Now, this industry rule is being reiterated in the financial infrastructure sector, with all data in this report demonstrating that Ethereum has crossed an ecological inflection point: it commands absolute market shares in all core sectors. Institutional choices to engage in tokenized finance are not based on ideological preferences, but rather, ecosystem liquidity, composability, and mature case studies of institutional deployment are already concentrated here. Report data shows that Ethereum occupies 79.2% of active DeFi lending, 61.8% of stablecoins, 73% of token funds, and 84% of the tokenized commodities market shares among the five major public chains. Each new type of tokenized asset will further thicken the ecosystem's liquidity, continuously attracting more institutional entry; the neutral and unbiased base is the only stable and balanced solution for the industry—large financial institutions will never uniformly choose competing private chains for asset settlement. Moreover, institutions are gradually realizing that privacy interactions, access restrictions, KYC compliance, and asset transfer controls can all be achieved through privacy computing environments and permissioned token standards on Ethereum's upper layer while fully accessing public liquidity across the network; conversely, closed private chains cannot integrate the vast liquidity and diversified applications of the open ecosystem.

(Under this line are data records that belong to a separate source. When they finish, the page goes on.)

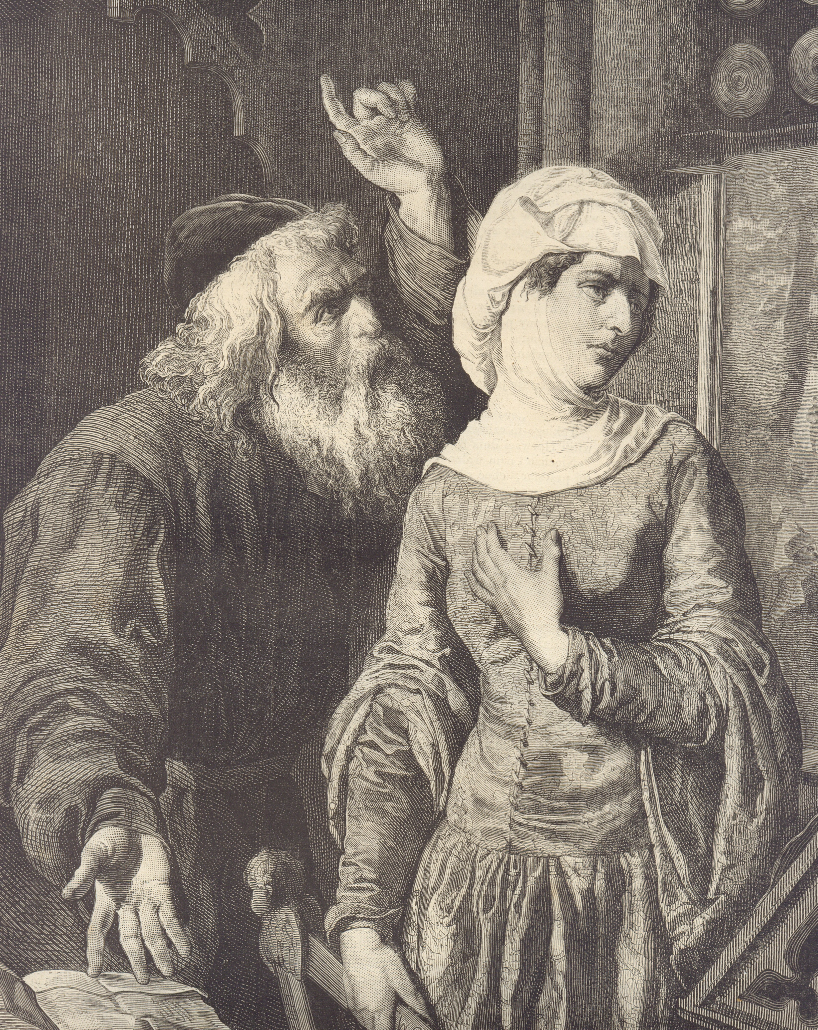 Esterka
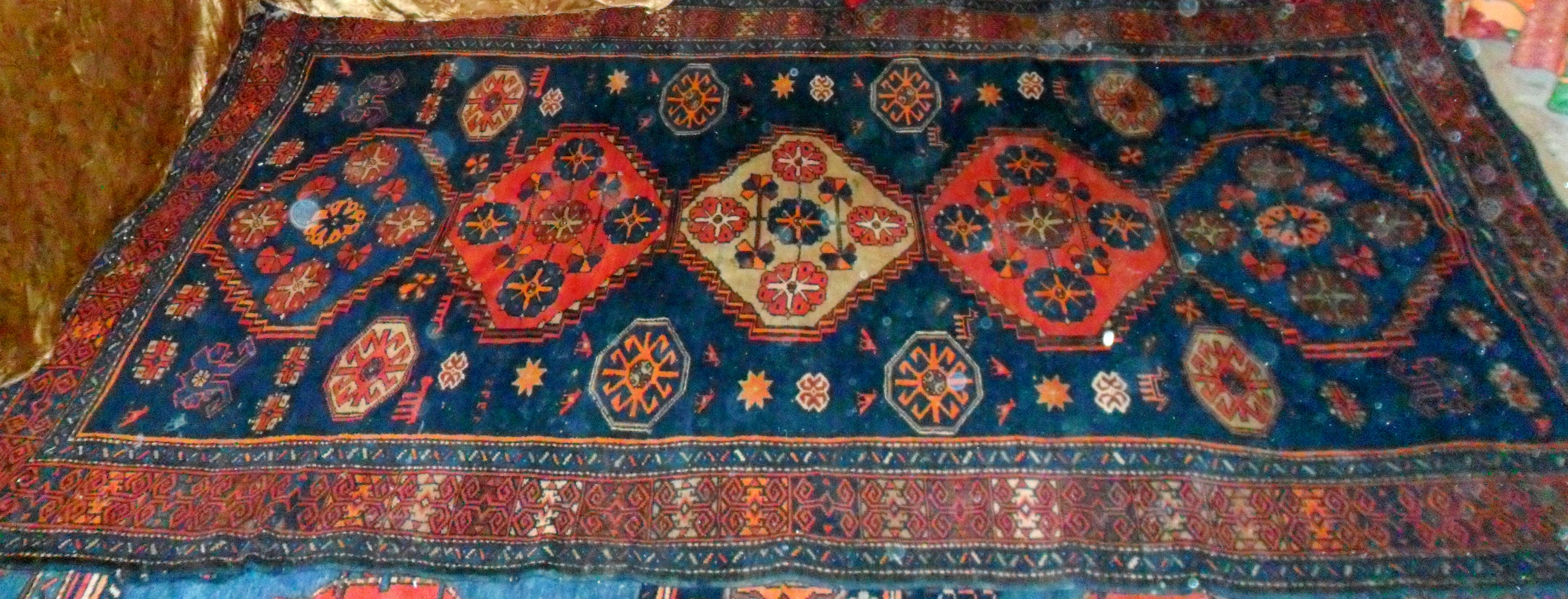 Cek xalçası (müəllif Xanımqız Muradova)
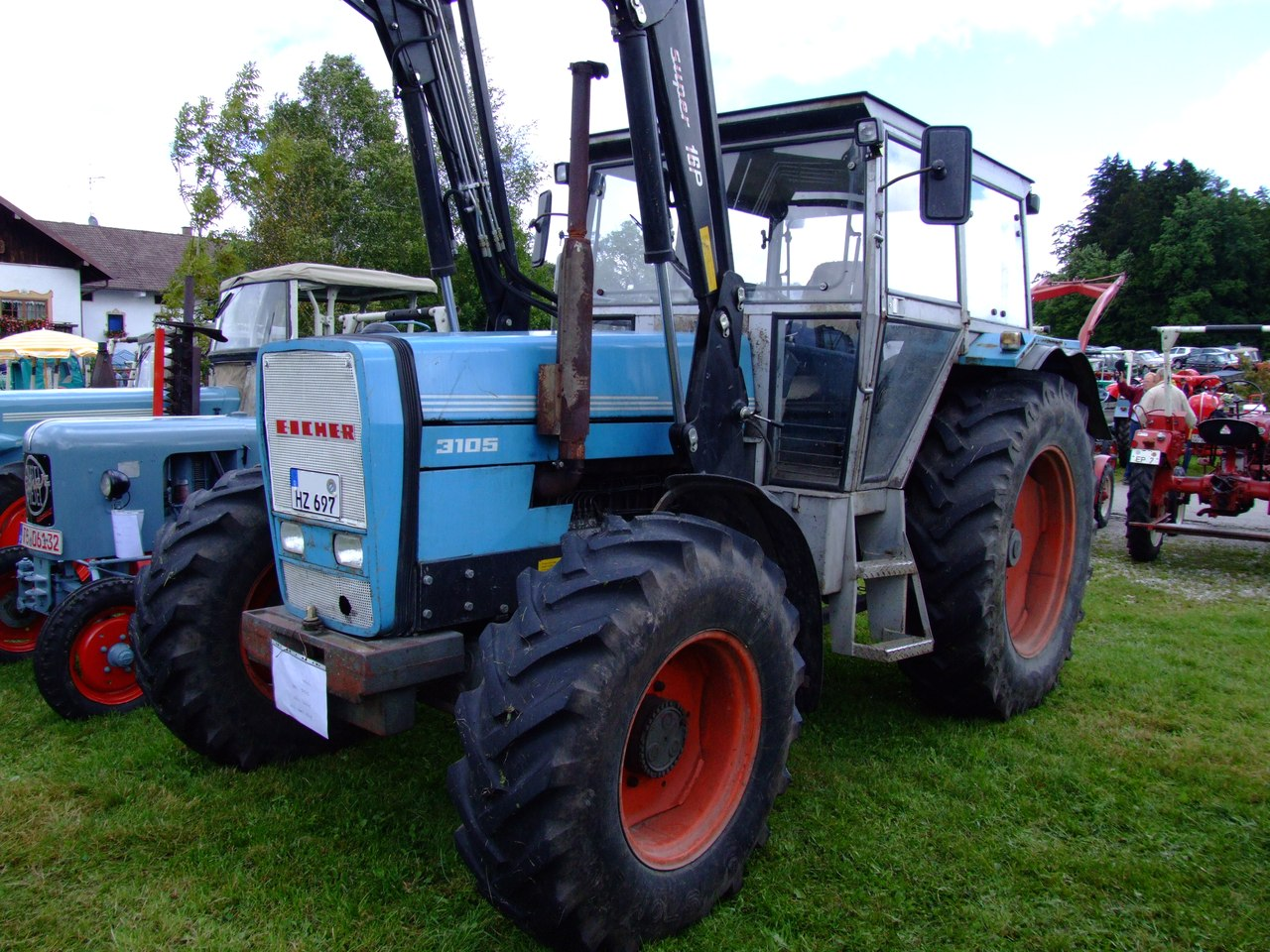 Eicher 3105 mit 105 PS, Baujahr 1977

After the quarter ended, institutional deployment speed further accelerated, with multiple significant moves in May: In asset management, BlackRock applied for two new tokenized funds; JPMorgan issued its second Ethereum-based money market fund JLTXX; Fidelity International launched a Moody's AAA-rated dollar liquidity fund FILQ in ERC-20 token format. In the stablecoin sector, the Japanese Blockchain Association’s yen stablecoin EJPY is set to deploy on Ethereum; a coalition of 12 major European banks (including BNP Paribas, ING, UBS, and Banco Santander) is preparing a compliant euro stablecoin.
The internet in 1990 seemed far off, but by 2005, it had become a necessity for society. If Fink’s assessment of the tokenization industry's developmental stage is accurate, the next few years may prove to be the most opportunistic phase in Ethereum's history. The team's earlier report, "Efficient Currency," proposed a core viewpoint: network fees form the intrinsic value baseline for ETH; the long-term optimistic logic is that based on improving monetary properties, ETH is expected to absorb over $30 trillion in currency storage value premium from gold and Bitcoin. Ethereum does not need to rely on high fees to establish its leading position in the industry.